AI learns using past examples, so it is prone to bias. find your way to the algorithm. How can we actually advance AI instead of staying where we are?
That’s a super important point. Recognizing the biases that can enter the system and putting checks and balances around them helps us consider health equity. It starts with comprehensive research and development across the entire pharmaceutical value chain. We have medicines developed based on biological samples, and we are committed to creating diverse biological samples that are representative of the populations we serve. Of course, we can’t do it alone. Therefore, bringing these diverse biological samples into drug development at the local grassroots and community level will help ensure patient recruitment achieves those goals.
For example, a clinical trial focused on a community in New Jersey, which is 18% Black, required me to not only ensure that 18% were recruited from that community, but also to assist with data discovery and collection. are working with them. All of this helps AI to make unbiased predictions.
Your AI strategy is partner-focused. How do potential partners stand out in the AI boom?
When ChatGPT came out, it visibly exploded into the world, and we’re already using AI in many parts of our value chain. The company has more than 700 data scientists who are AI experts working in various departments within the organization, from early drug discovery and development to commercial organization and operations. We incorporated them to think in terms of looking for partnerships. We cannot move forward alone. Therefore, it is critical to find the right partner with the capabilities, values, and vision to transform cancer care. For example, early detection presents many challenges. When we determine that tissue-based screening is a challenge, we work with blood-based companies to see how we can help improve their testing. That led us to Work with Grail In that space.

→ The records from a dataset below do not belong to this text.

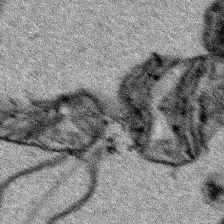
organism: Human
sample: Mitochondria in HCT116 cells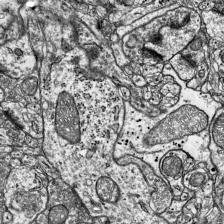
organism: Mouse
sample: Visual Cortex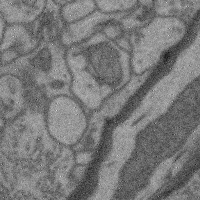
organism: Mouse
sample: Cerebral cortex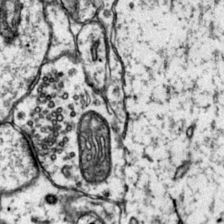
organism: Mouse
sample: Primary visual cortex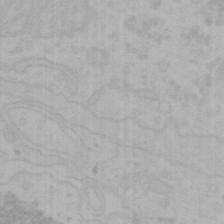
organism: Mouse
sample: Choroid plexus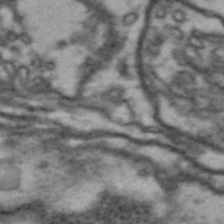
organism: Drosophila
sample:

Companies like Qure.ai Using technology, X-rays can find lung nodules that are not visible to the naked eye. Companies like Clinicink It has natural language processing that can be incorporated into electronic medical records. These are all important steps.

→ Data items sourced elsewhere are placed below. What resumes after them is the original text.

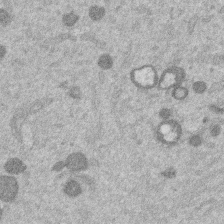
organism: Mouse
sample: Dividing mouse embryo 1 cell stage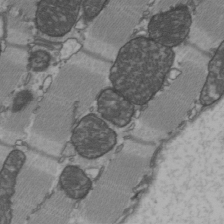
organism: C57BL Mouse
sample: Heart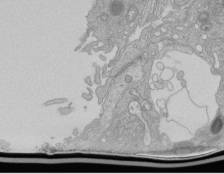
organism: Human
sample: Retinal organoid Rod and Cone cells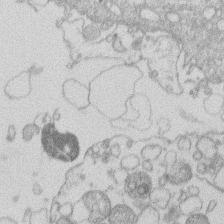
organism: Human
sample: Macrophage cells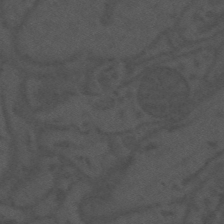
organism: Mouse
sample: Suprachiasmatic nucleus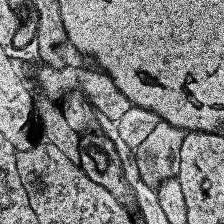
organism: Human
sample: Temporal Lobe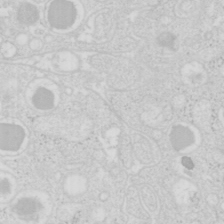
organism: Mouse
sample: Pancreas

At the same time, consider the example of lung cancer. Screening has been approved in the United States since 2013, but even 10 years later, the uptake rate is still a dismal 5-6%. Socioeconomic determinants pose barriers to lung cancer screening, so we are partnering with the Association of Cancer Treatment Centers to understand and collaborate with local communities and use their rich data to understand where the lung cancer pockets are. We provide information. Appalachian Rural Screening Program Lung Cancer Treatment in Kentucky.

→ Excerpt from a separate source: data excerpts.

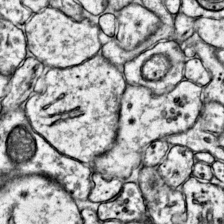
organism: Mouse
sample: Primary visual cortex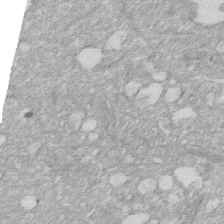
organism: Human
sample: HIV infected U937 cells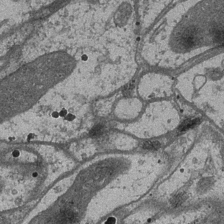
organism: Drosophila
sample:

Similarly, we just announced a partnership with the University of Maryland System across counties across the state to identify people at risk. These academic and community institutions play a large role in the data collection process.
Once you collect data, how does it feed back into the drug discovery and development process?
It is important to put patients at the center of drug discovery and development. All this data opens up opportunities to uncover patients’ true unmet needs in a variety of ways. And from a broader perspective, we want to eliminate cancer as a cause of death. Through these datasets, we can understand why the disease progresses and inform research and development by identifying patients early. For example, our partnership with Grail will help us not only identify patients, but also look at the data to see which patients within this group are at high risk and what interventions are needed. . It is therefore integrated throughout the company’s value chain.
The secret sauce for us, which is not really a secret, is external cooperation. We do not hesitate to partner with appropriate political parties. What stands out to us, and to everyone who wants to move the needle for patients, is that we cannot work in silos.